====== Records for the task
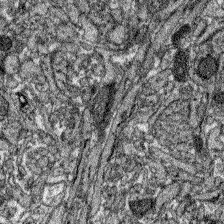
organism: Zebrafish
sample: Larval olfactory bulb
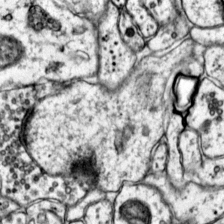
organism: Mouse
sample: Primary visual cortex
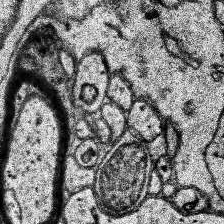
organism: Human
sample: Temporal Lobe
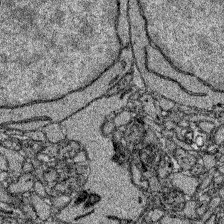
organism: Zebrafish
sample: Larval olfactory bulb
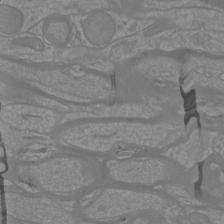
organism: Mouse
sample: Cortical neurons
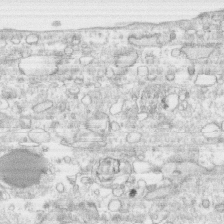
============
Instructions to follow: The response must restate exactly the lines from the one containing "organism: Human" through the end of the records above and must leave out all pictures.

Solution for this exercise:
organism: Human
sample: Temporal Lobe
organism: Zebrafish
sample: Larval olfactory bulb
organism: Mouse
sample: Cortical neurons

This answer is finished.